In the poll, respondents were asked whether they view China or Trump-led America as more dependable, and the response was clear: the world no longer feels it can rely on the U.S.

Perhaps the most telling numbers came out of Canada, where a whopping 57 percent of Canadians say China is more dependable, while just 23 percent say the U.S. Long America’s biggest trade partner and closest ally, in a follow-up question, 48 percent of Canadians also say their country can and should build closer ties to China.

And as Politico points out, respondents agree that this shift “is driven by Trump’s disruption, not by a newfound stability in China.”

Again, Canada is a prime example.
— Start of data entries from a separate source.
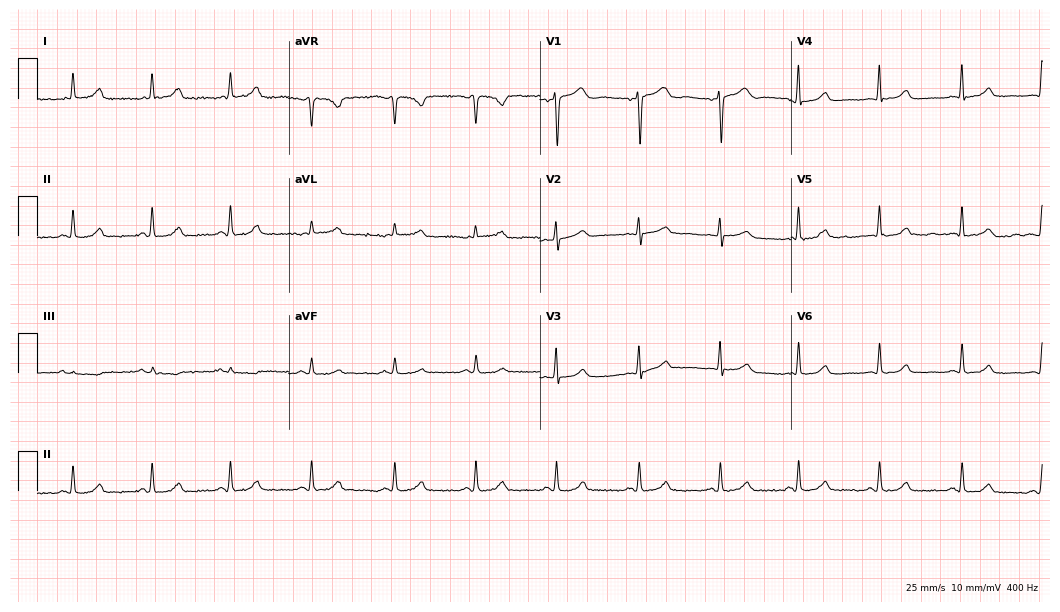
12-lead ECG (10.2-second recording at 400 Hz) from a woman, 70 years old. Screened for six findings — first-degree AV block, right bundle branch block, left bundle branch block, sinus bradycardia, atrial fibrillation, sinus tachycardia — none is recorded. Other findings, if any, are not listed.
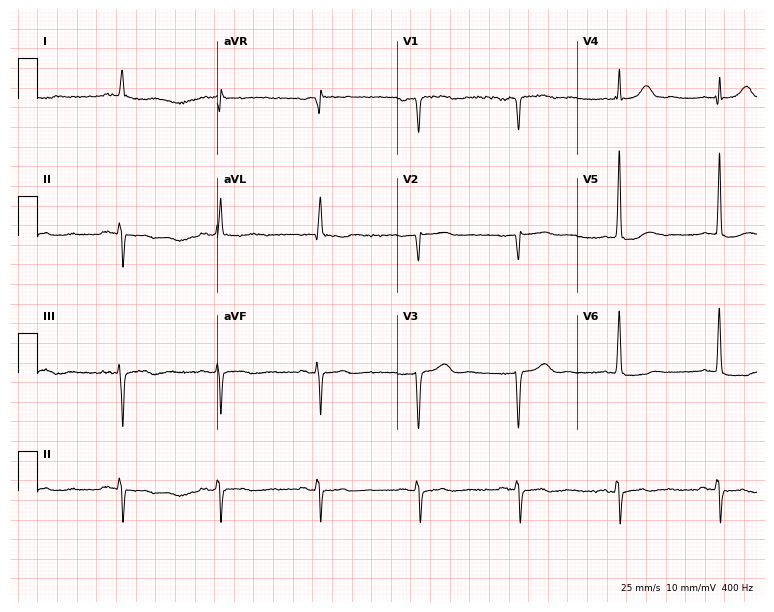
Standard 12-lead ECG recorded from a man, 81 years old. None of these six findings is recorded: first-degree AV block, right bundle branch block (RBBB), left bundle branch block (LBBB), sinus bradycardia, atrial fibrillation (AF), sinus tachycardia.
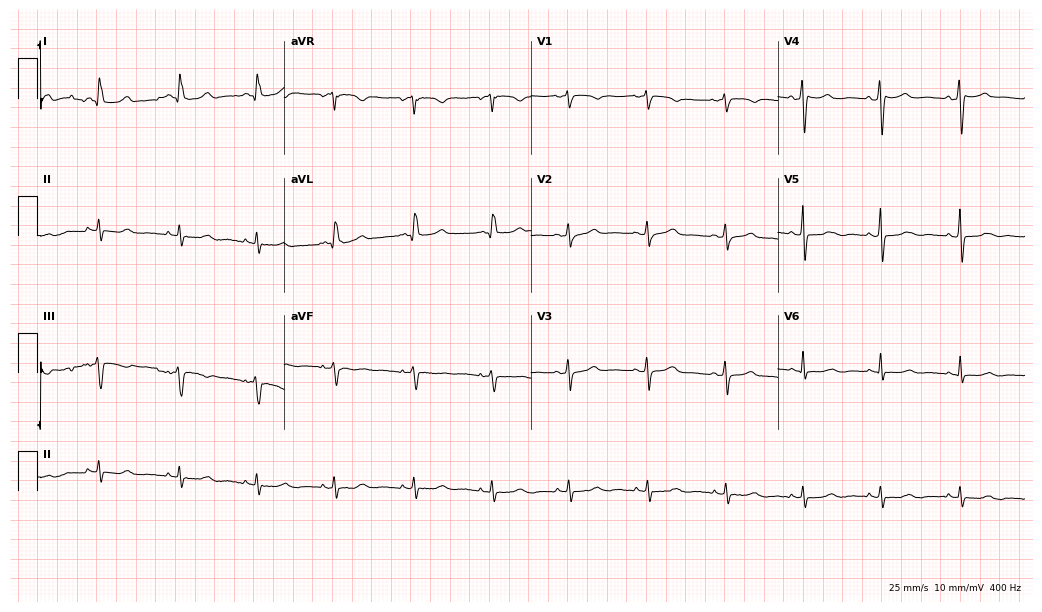
12-lead ECG from a 61-year-old female patient. No first-degree AV block, right bundle branch block (RBBB), left bundle branch block (LBBB), sinus bradycardia, atrial fibrillation (AF) or sinus tachycardia recorded for this tracing.

Since retaking office, Trump has leveled tariffs at America’s northern neighbor, complained about previously uncontroversial border infrastructure projects, and threatened to make Canada “the fifty-first state.” As a result, Canadians have boycotted American products while Ottawa has sought to strengthen previously strained ties with China.
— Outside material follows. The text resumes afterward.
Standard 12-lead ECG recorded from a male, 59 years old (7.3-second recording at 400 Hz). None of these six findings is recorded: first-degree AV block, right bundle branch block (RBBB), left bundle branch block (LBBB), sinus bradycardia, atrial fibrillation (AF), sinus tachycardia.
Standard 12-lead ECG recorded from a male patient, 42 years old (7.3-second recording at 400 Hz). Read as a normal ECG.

For many, another major strike against the U.S. has been not only its overt antagonism toward the rest of the world, but its withdrawal of aid and from collaborative programs like the World Health Organization and the United Nations Human Rights Council. China, on the other hand, has begun stepping in to fill the void left by American actions.

Hauge pointed out an example of this: China’s donation of thousands of solar power systems to Cuba in response to the severe power outages caused by the oil embargo imposed on the island by the U.S.

“This is what real commitment to international cooperation, solidarity, and development looks like,” wrote Hauge over a video of the solar installations.

According to the poll, many don’t think the situation is due to a temporary estrangement from the U.S., but is part of a long-term trend. About half of respondents from the four countries surveyed said they believe “China is rapidly becoming a more consequential superpower.”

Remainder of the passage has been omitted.